China’s offshore empires go from help to headache
When is a Chinese company not Chinese? When it’s a complex web of offshore vehicles rooted in anonymous tax havens. That description includes some of the People’s Republic’s most successful and innovative companies. It will make the country’s apparent new push on tax evasion hard to enforce.
Authorities have extracted 840 million yuan ($137 million) in unpaid taxes from a multinational identified only as “M Corporation”, state newswire Xinhua reported on Nov. 23. The company artificially depressed its taxable profit in China by paying high fees to its U.S. parent. China outlawed that kind of transfer pricing as early as 2008. But policing is hard, because foreign and local companies have got used to fiendishly complicated structures spanning several jurisdictions.

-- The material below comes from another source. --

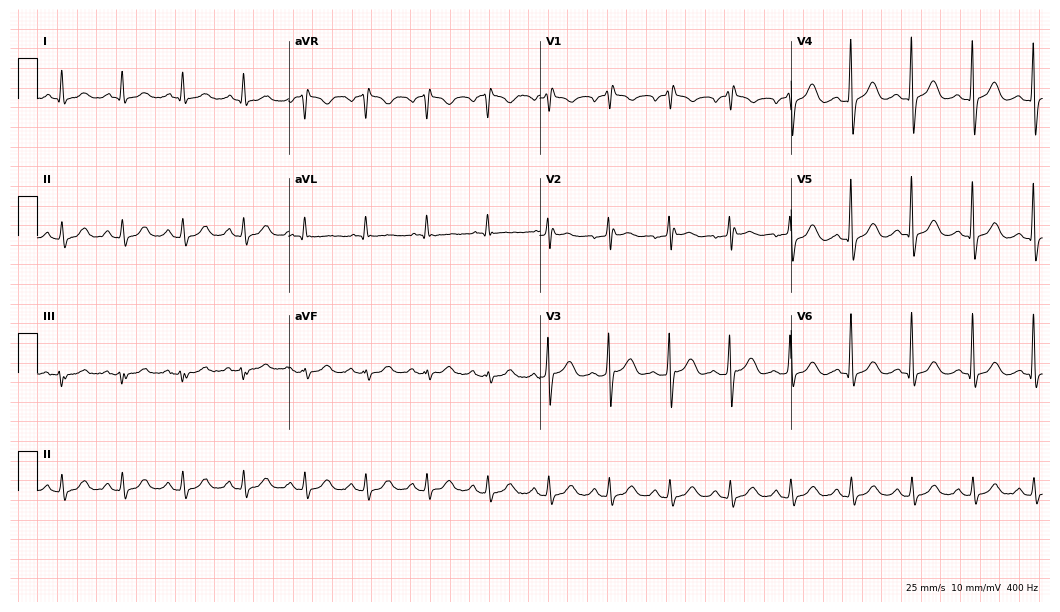
12-lead ECG (10.2-second recording at 400 Hz) from an 80-year-old male patient. Screened for six findings — first-degree AV block, right bundle branch block (RBBB), left bundle branch block (LBBB), sinus bradycardia, atrial fibrillation (AF), sinus tachycardia — none is recorded. Only these six findings were labelled.

In many cases, that’s helpful rather than harmful. The Cayman Islands or the British Virgin Islands have little red tape, making it easier for companies based there to set up quickly, work around onerous local rules and tap foreign capital via stock exchanges in Hong Kong or the United States. Without convoluted chains of ownership and influence, successful Chinese companies like Alibaba, Tencent and Xiaomi might not exist.
Most of the obvious tax benefits of looping investment through offshore vehicles have been cancelled. But there are still some advantages. Chinese companies that pay dividends to Hong Kong parent companies need only deduct 5 percent in withholding tax – half the level for many other countries. Companies can also sell assets at the offshore level without paying capital gains tax, though local Chinese authorities have challenged that ruse in the last year.

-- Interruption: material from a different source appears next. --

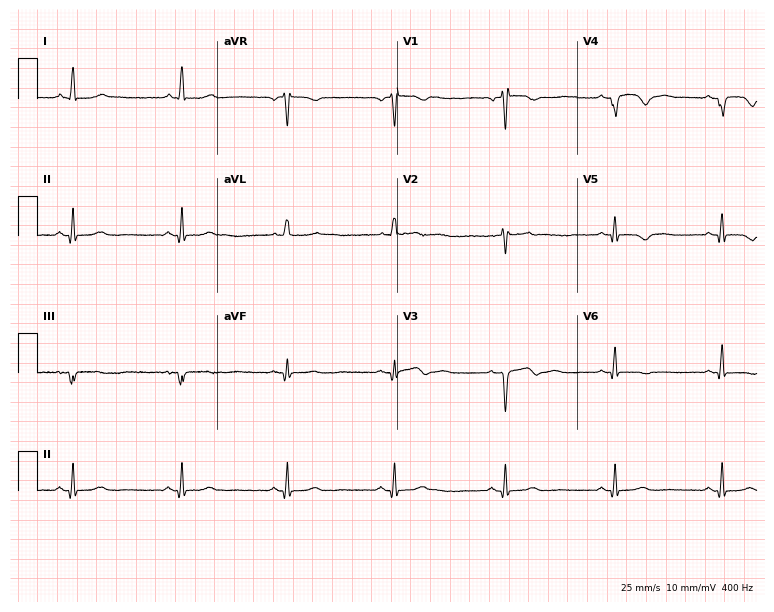
Electrocardiogram, a female, 61 years old. Of the six screened findings (first-degree AV block, right bundle branch block, left bundle branch block, sinus bradycardia, atrial fibrillation, sinus tachycardia), none is recorded.

It’s hard to know where useful becomes excessive. Alibaba, the e-commerce company, has 16 subsidiaries in the Cayman and British Virgin Islands – and those are only the ones it deems “significant”. Amazingly, companies like Alibaba claim their main entities are not Chinese for tax purposes, under the definition used by China’s authorities.
Unravelling the whole structure would be overkill, and in any case is beyond China’s means. The damage to companies would be huge, and authorities may not be ready to unmask the elites who have used anonymous vehicles to hide their wealth. Still, the tone is changing. It’s clear that what used to be a help for the economy is fast becoming a headache.